:: WHAT TO DO ::
Wherever a line in the records below contains "Incidenza", copy that line.

+ + + + +

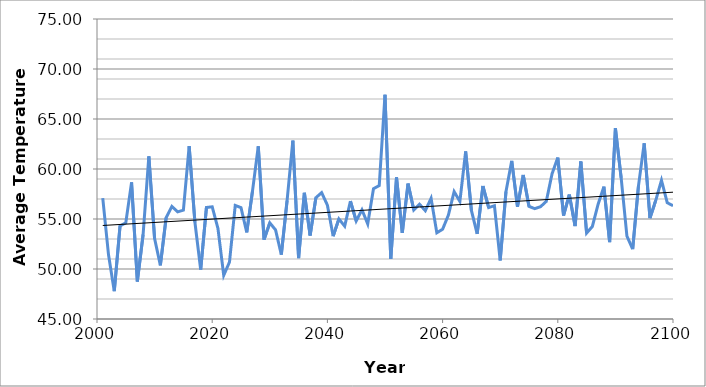
| Category | B1 |
|---|---|
| 2001.0 | 57.094 |
| 2002.0 | 51.422 |
| 2003.0 | 47.782 |
| 2004.0 | 54.315 |
| 2005.0 | 54.624 |
| 2006.0 | 58.665 |
| 2007.0 | 48.753 |
| 2008.0 | 53.42 |
| 2009.0 | 61.268 |
| 2010.0 | 53.044 |
| 2011.0 | 50.364 |
| 2012.0 | 55.125 |
| 2013.0 | 56.26 |
| 2014.0 | 55.708 |
| 2015.0 | 55.893 |
| 2016.0 | 62.29 |
| 2017.0 | 54.675 |
| 2018.0 | 49.946 |
| 2019.0 | 56.151 |
| 2020.0 | 56.221 |
| 2021.0 | 54.052 |
| 2022.0 | 49.365 |
| 2023.0 | 50.693 |
| 2024.0 | 56.358 |
| 2025.0 | 56.136 |
| 2026.0 | 53.661 |
| 2027.0 | 57.814 |
| 2028.0 | 62.269 |
| 2029.0 | 52.943 |
| 2030.0 | 54.617 |
| 2031.0 | 53.908 |
| 2032.0 | 51.435 |
| 2033.0 | 56.835 |
| 2034.0 | 62.836 |
| 2035.0 | 51.094 |
| 2036.0 | 57.623 |
| 2037.0 | 53.346 |
| 2038.0 | 57.126 |
| 2039.0 | 57.637 |
| 2040.0 | 56.383 |
| 2041.0 | 53.281 |
| 2042.0 | 55.004 |
| 2043.0 | 54.284 |
| 2044.0 | 56.786 |
| 2045.0 | 54.801 |
| 2046.0 | 55.922 |
| 2047.0 | 54.509 |
| 2048.0 | 58.032 |
| 2049.0 | 58.345 |
| 2050.0 | 67.422 |
| 2051.0 | 51.017 |
| 2052.0 | 59.162 |
| 2053.0 | 53.611 |
| 2054.0 | 58.539 |
| 2055.0 | 55.906 |
| 2056.0 | 56.473 |
| 2057.0 | 55.83 |
| 2058.0 | 57.067 |
| 2059.0 | 53.622 |
| 2060.0 | 53.976 |
| 2061.0 | 55.382 |
| 2062.0 | 57.738 |
| 2063.0 | 56.757 |
| 2064.0 | 61.752 |
| 2065.0 | 55.852 |
| 2066.0 | 53.512 |
| 2067.0 | 58.298 |
| 2068.0 | 56.138 |
| 2069.0 | 56.331 |
| 2070.0 | 50.851 |
| 2071.0 | 57.74 |
| 2072.0 | 60.814 |
| 2073.0 | 56.224 |
| 2074.0 | 59.407 |
| 2075.0 | 56.26 |
| 2076.0 | 56.035 |
| 2077.0 | 56.226 |
| 2078.0 | 56.763 |
| 2079.0 | 59.517 |
| 2080.0 | 61.144 |
| 2081.0 | 55.348 |
| 2082.0 | 57.438 |
| 2083.0 | 54.293 |
| 2084.0 | 60.75 |
| 2085.0 | 53.596 |
| 2086.0 | 54.259 |
| 2087.0 | 56.478 |
| 2088.0 | 58.233 |
| 2089.0 | 52.691 |
| 2090.0 | 64.092 |
| 2091.0 | 59.119 |
| 2092.0 | 53.289 |
| 2093.0 | 51.98 |
| 2094.0 | 58.285 |
| 2095.0 | 62.571 |
| 2096.0 | 55.09 |
| 2097.0 | 56.847 |
| 2098.0 | 58.869 |
| 2099.0 | 56.628 |
| 2100.0 | 56.329 |
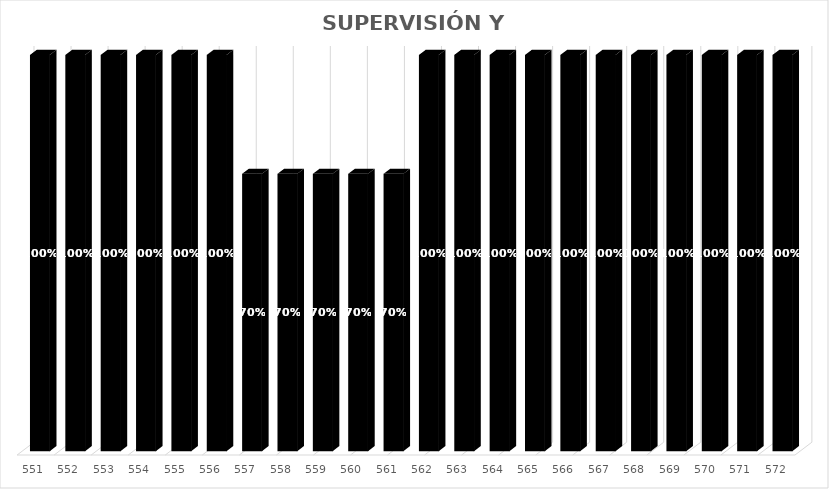
| Category | % Avance |
|---|---|
| 551.0 | 1 |
| 552.0 | 1 |
| 553.0 | 1 |
| 554.0 | 1 |
| 555.0 | 1 |
| 556.0 | 1 |
| 557.0 | 0.7 |
| 558.0 | 0.7 |
| 559.0 | 0.7 |
| 560.0 | 0.7 |
| 561.0 | 0.7 |
| 562.0 | 1 |
| 563.0 | 1 |
| 564.0 | 1 |
| 565.0 | 1 |
| 566.0 | 1 |
| 567.0 | 1 |
| 568.0 | 1 |
| 569.0 | 1 |
| 570.0 | 1 |
| 571.0 | 1 |
| 572.0 | 1 |
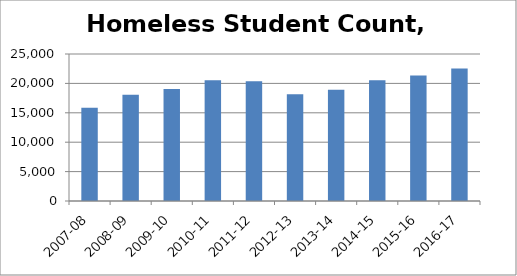
| Category | Homeless Students* |
|---|---|
| 2007-08 | 15859 |
| 2008-09 | 18051 |
| 2009-10 | 19040 |
| 2010-11 | 20545 |
| 2011-12 | 20370 |
| 2012-13 | 18165 |
| 2013-14 | 18902 |
| 2014-15 | 20524 |
| 2015-16 | 21340 |
| 2016-17 | 22541 |
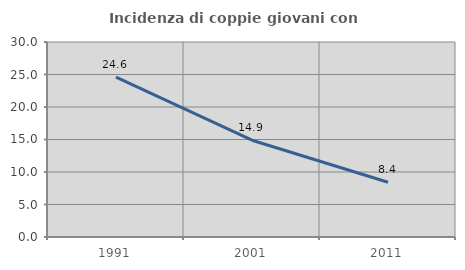
| Category | Incidenza di coppie giovani con figli |
|---|---|
| 1991.0 | 24.593 |
| 2001.0 | 14.89 |
| 2011.0 | 8.427 |
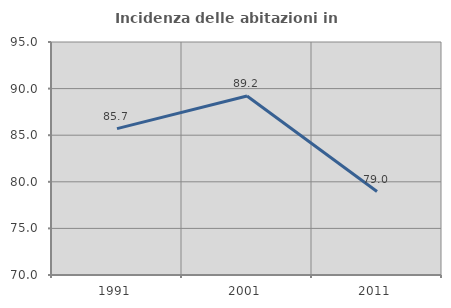
| Category | Incidenza delle abitazioni in proprietà  |
|---|---|
| 1991.0 | 85.702 |
| 2001.0 | 89.202 |
| 2011.0 | 78.953 |
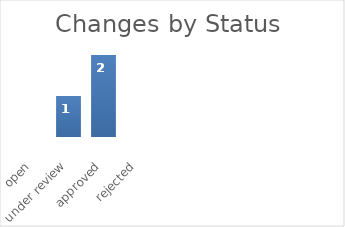
| Category | open |
|---|---|
| open | 0 |
| under review | 1 |
| approved | 2 |
| rejected | 0 |
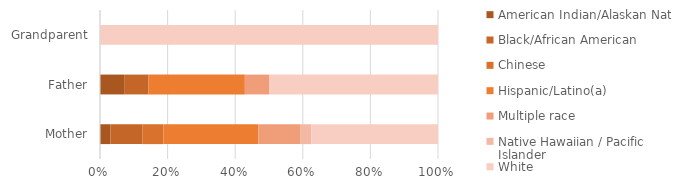
| Category | American Indian/Alaskan Native | Black/African American | Chinese | Hispanic/Latino(a) | Multiple race | Native Hawaiian / Pacific Islander | White |
|---|---|---|---|---|---|---|---|
| Mother | 0.031 | 0.094 | 0.062 | 0.281 | 0.125 | 0.031 | 0.375 |
| Father | 0.071 | 0.071 | 0 | 0.286 | 0.071 | 0 | 0.5 |
| Grandparent | 0 | 0 | 0 | 0 | 0 | 0 | 1 |
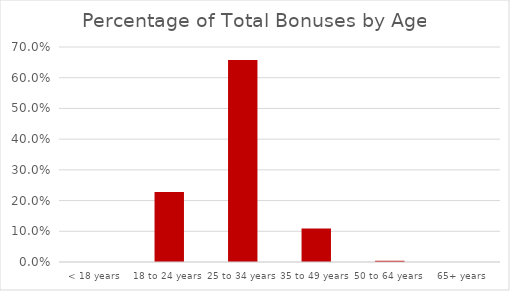
| Category | Percentage of Total Bonuses by Age (%) |
|---|---|
| < 18 years | 0 |
| 18 to 24 years | 0.228 |
| 25 to 34 years | 0.658 |
| 35 to 49 years | 0.109 |
| 50 to 64 years | 0.004 |
| 65+ years | 0 |
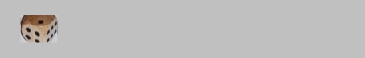
| Category | 1 | 2 | 3 | 4 | 5 | 6 |
|---|---|---|---|---|---|---|
| 2 | 0 | 1 | 0 | 0 | 0 | 0 |
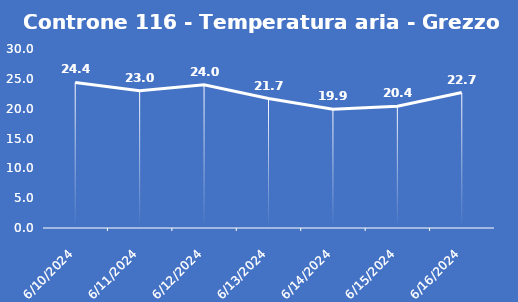
| Category | Controne 116 - Temperatura aria - Grezzo (°C) |
|---|---|
| 6/10/24 | 24.4 |
| 6/11/24 | 23 |
| 6/12/24 | 24 |
| 6/13/24 | 21.7 |
| 6/14/24 | 19.9 |
| 6/15/24 | 20.4 |
| 6/16/24 | 22.7 |

+ + + + +

:: TASK RESULT ::
| Category | Incidenza di coppie giovani con figli |
| Category | Incidenza delle abitazioni in proprietà  |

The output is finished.